Cargo Streetcar

Muni’s hunting for more revenue almost everywhere these days. Check out this video at about the two minute mark for an idea: cargo streetcars. Volkswagen moves parts to its Dresden factory on special cargo-carrying streetcars (trams to them). Maybe Muni could do the same…oh, wait, that’s right, we don’t have industry in San Francisco anymore. Never mind. 🙂
Thanks to MSR Member Roger Goldberg for the link.

Comments: 6

  1. We may not have industry in San Francisco, but if we thought that far out of the box we could. I’d rather have this transparent factory than that Irvine office park posing as a UC campus along third street. Isn’t amazing how quickly it happened, and how little we’ve noticed, but this sort of high tech thinking was what made America great, and now it’s all overseas! No jobs for cargo streetcars in that vision.

  2. …But Dresden didn’t have any industry in the center of town either. That is what’s so provocative about this factory – it was built within the urban core despite higher land values and wages. The freight tram is an ingenious solution to mitigate the traffic impact of this project. I wonder if it is truly profitable, or a loss leader? In either case, it is a big investment in urbanism.
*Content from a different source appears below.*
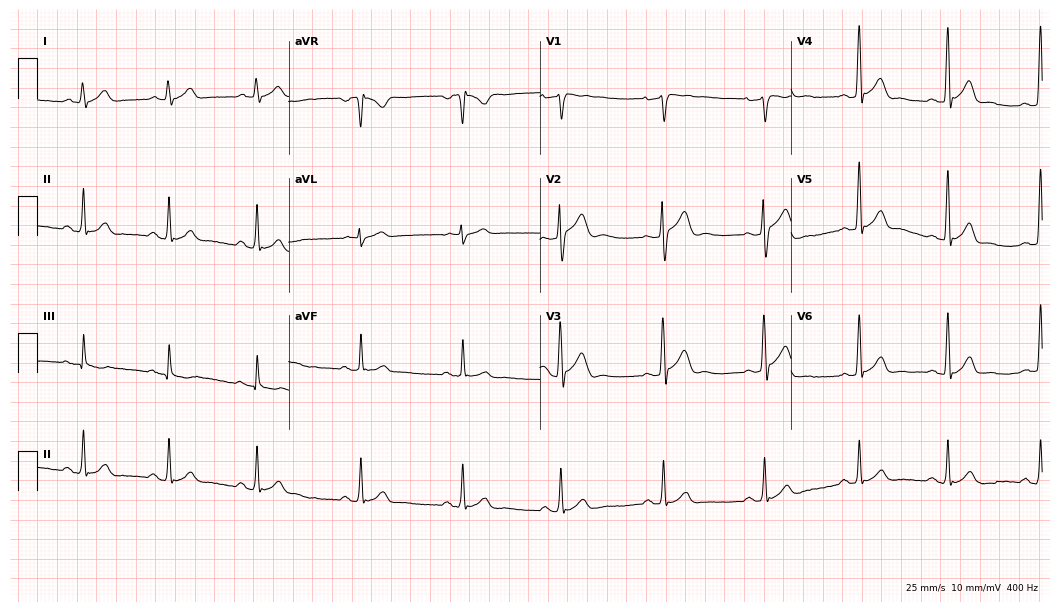
Electrocardiogram (10.2-second recording at 400 Hz), a 32-year-old male patient. Overall reading on record: normal ECG.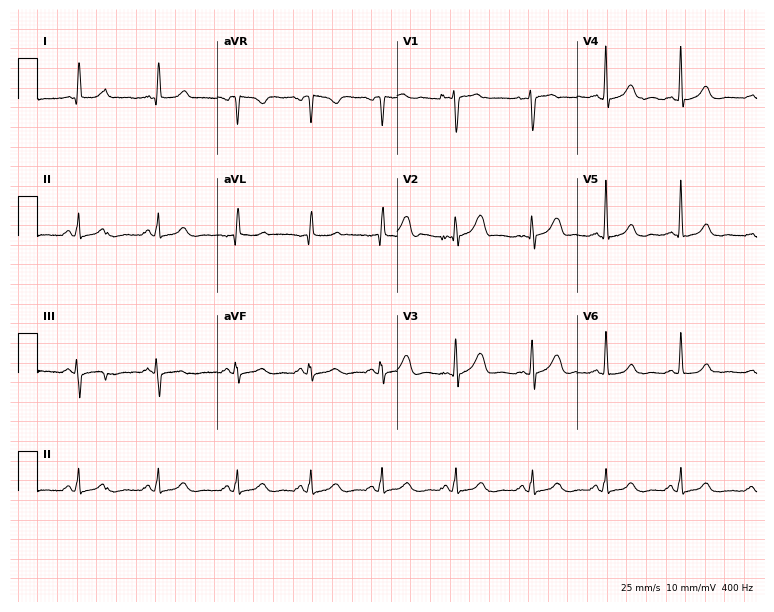
Electrocardiogram, a 47-year-old female. Overall reading on record: normal ECG.

  3. According to “The White Front Cars of San Francisco” by Charles Smallwood, back in the pre-quake days, Market Street Railway ran trolley Railway Post Office cars, with clerks sorting mail while the car rolled down the street. United Railroads had a “horse car”–not powered by hayburners, it was an electric boxcar that carried the horses to Tanforan Race Track on the San Mateo interurban line (#40).
    I’ve read that in Argentina, the Quilmes brewery had a fleet of “beer wagon” trams that delivered beer to destinations along the tracks.

  4. It’s interesting and innovative in one sense. But in another, one could argue that it’s simply Less-than-Car-Load and Car-Load freight that used to be more prevalent. In either case, it’s certainly unique at this time.